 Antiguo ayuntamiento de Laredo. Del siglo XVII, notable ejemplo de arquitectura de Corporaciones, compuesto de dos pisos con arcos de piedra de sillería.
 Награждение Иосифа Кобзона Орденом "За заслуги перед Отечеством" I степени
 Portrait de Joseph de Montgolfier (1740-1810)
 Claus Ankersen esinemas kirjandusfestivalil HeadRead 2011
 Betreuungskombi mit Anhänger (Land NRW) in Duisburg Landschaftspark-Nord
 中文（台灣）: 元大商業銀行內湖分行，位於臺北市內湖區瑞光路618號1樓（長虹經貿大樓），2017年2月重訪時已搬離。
---
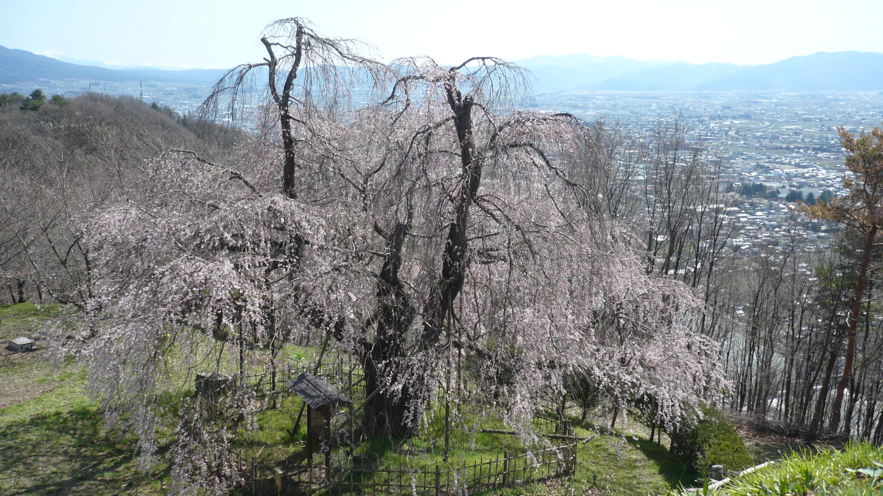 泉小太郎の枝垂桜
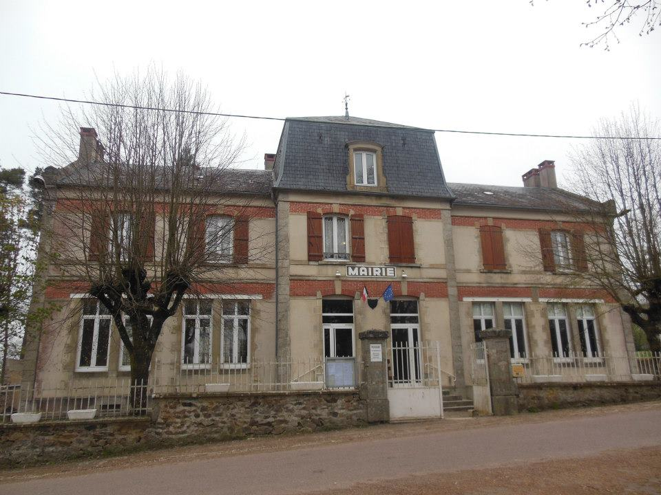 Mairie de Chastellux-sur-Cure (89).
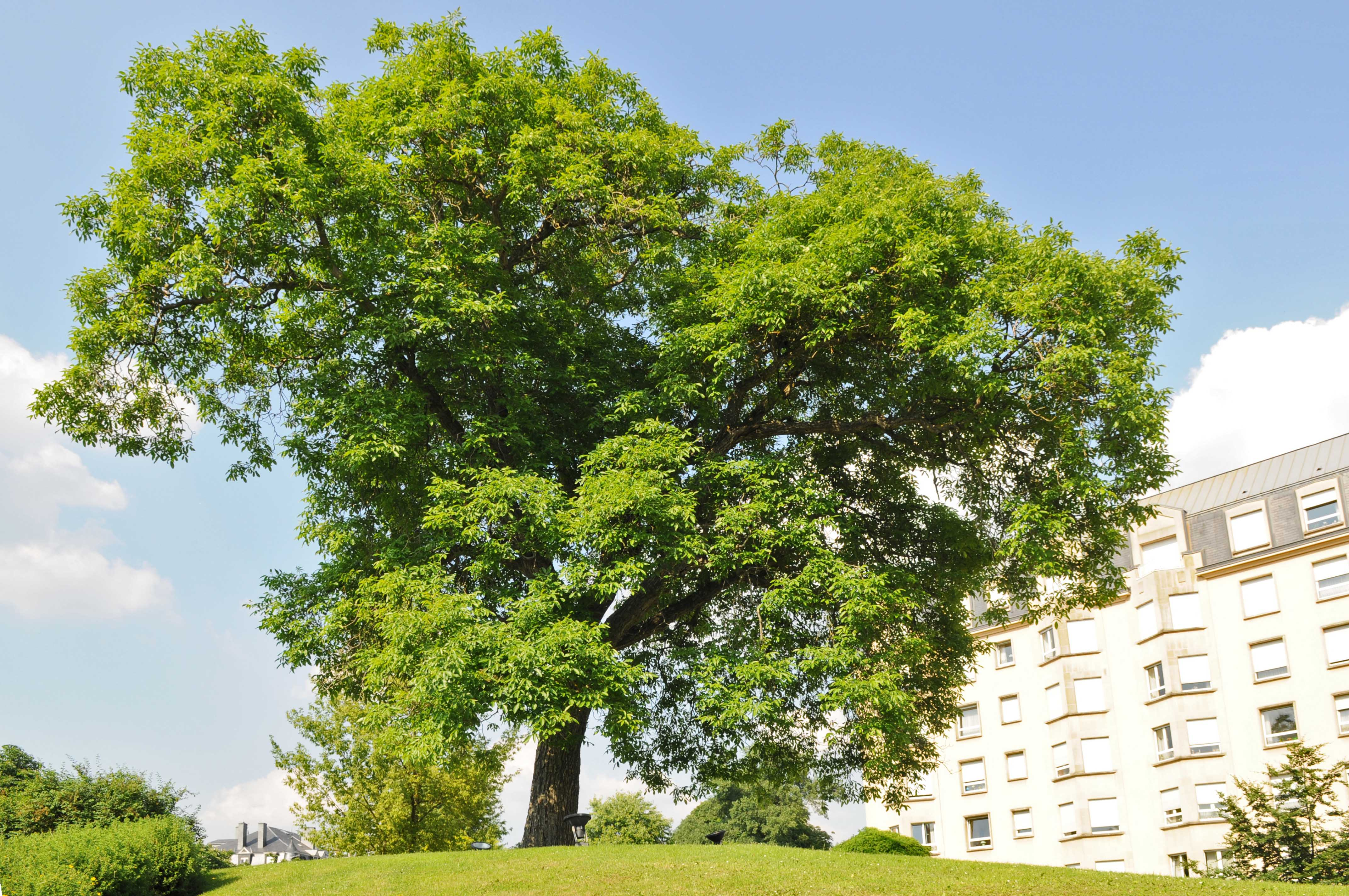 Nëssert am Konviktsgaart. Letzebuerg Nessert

PROBLEM REQUIREMENTS: Your answer should consist solely of the lines above from the line with "Claus Ankersen esinemas" to the line with "中文（台灣）: 元大商業銀行", both included, reproduced exactly.

YOUR RESPONSE:
 Claus Ankersen esinemas kirjandusfestivalil HeadRead 2011
 Betreuungskombi mit Anhänger (Land NRW) in Duisburg Landschaftspark-Nord
 中文（台灣）: 元大商業銀行內湖分行，位於臺北市內湖區瑞光路618號1樓（長虹經貿大樓），2017年2月重訪時已搬離。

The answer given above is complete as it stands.